_What is expected:_
Please return the listing exactly as it stands, skipping any pictures.

_Given information:_
= = =

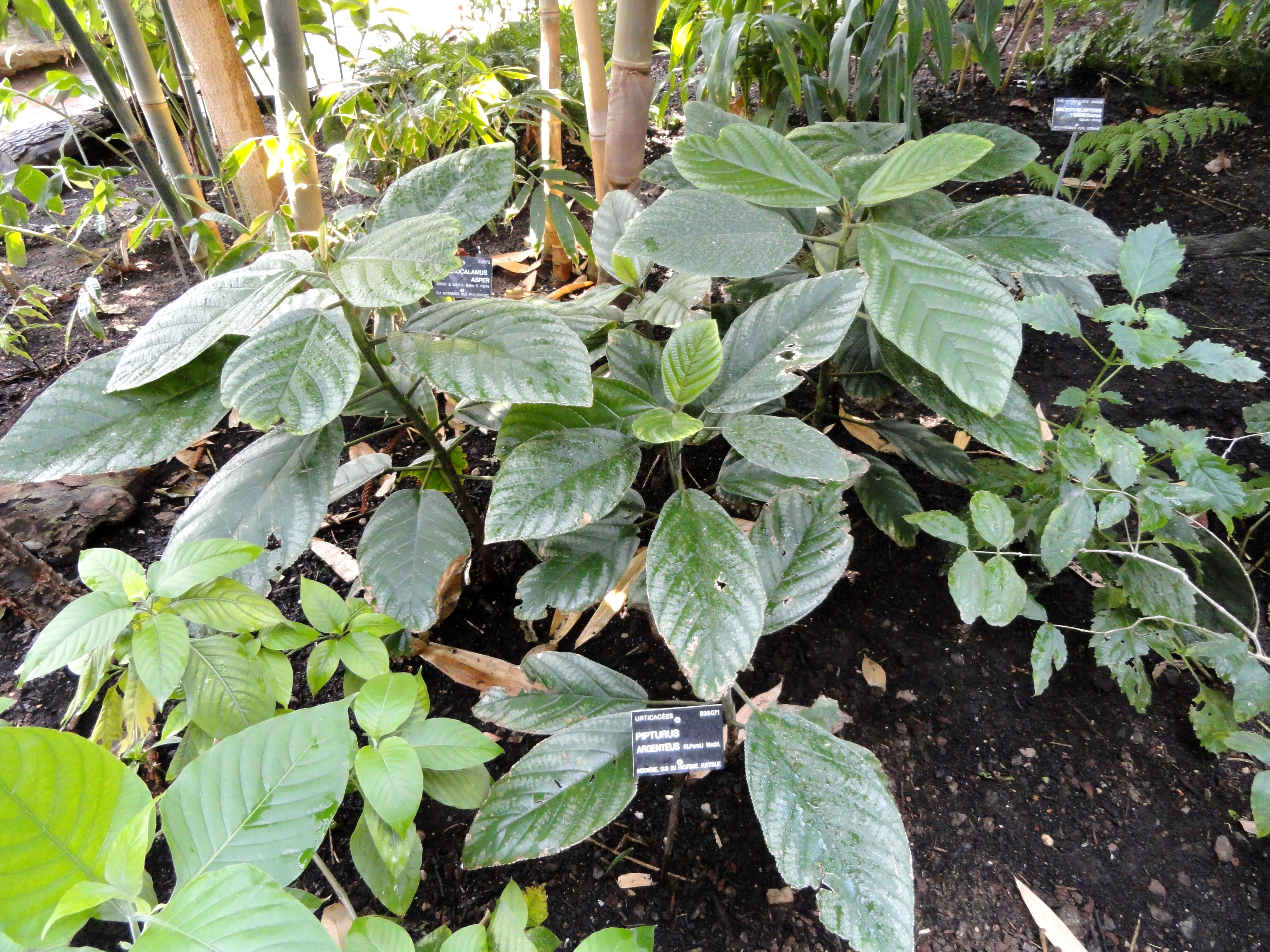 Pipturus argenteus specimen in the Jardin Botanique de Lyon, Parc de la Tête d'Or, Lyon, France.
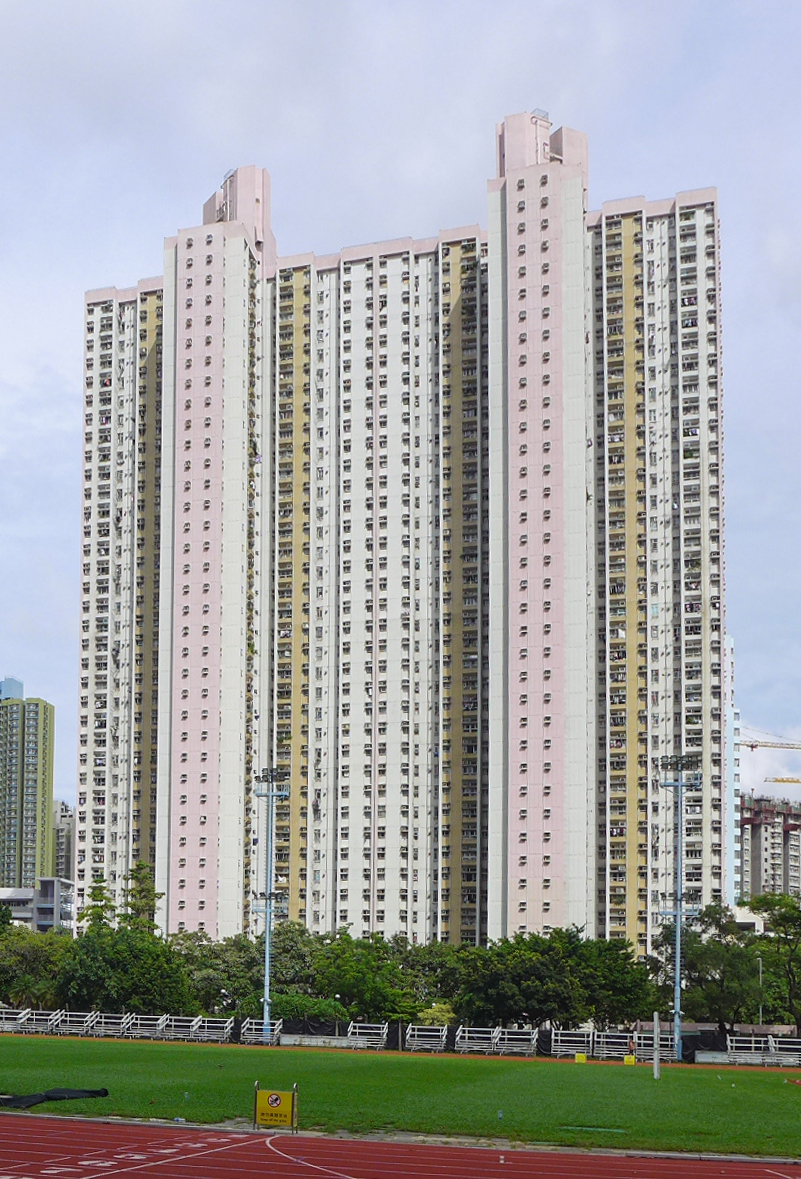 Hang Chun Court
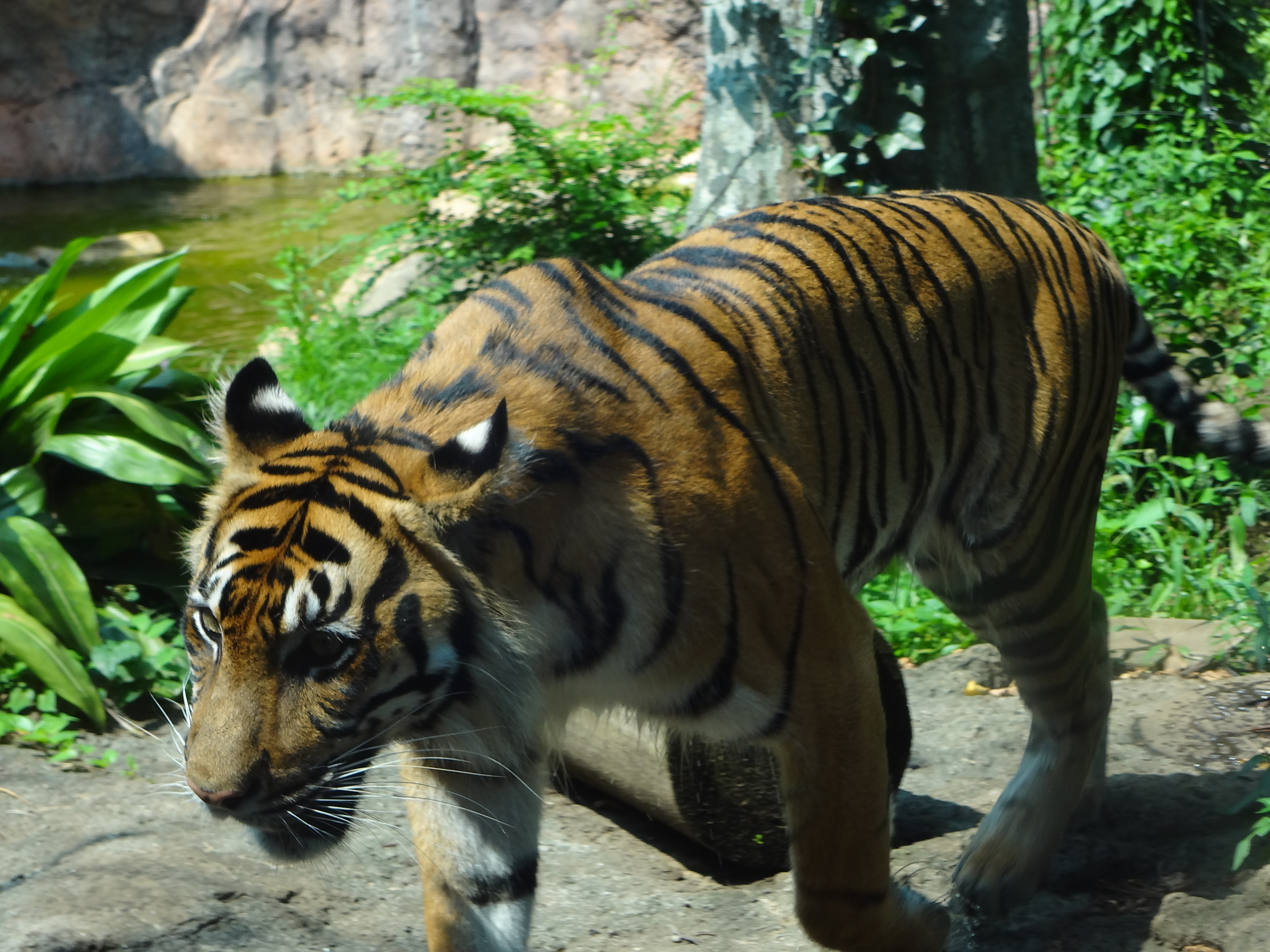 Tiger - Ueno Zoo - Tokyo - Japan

= = =

_Task solution:_
 Pipturus argenteus specimen in the Jardin Botanique de Lyon, Parc de la Tête d'Or, Lyon, France.
 Hang Chun Court
 Tiger - Ueno Zoo - Tokyo - Japan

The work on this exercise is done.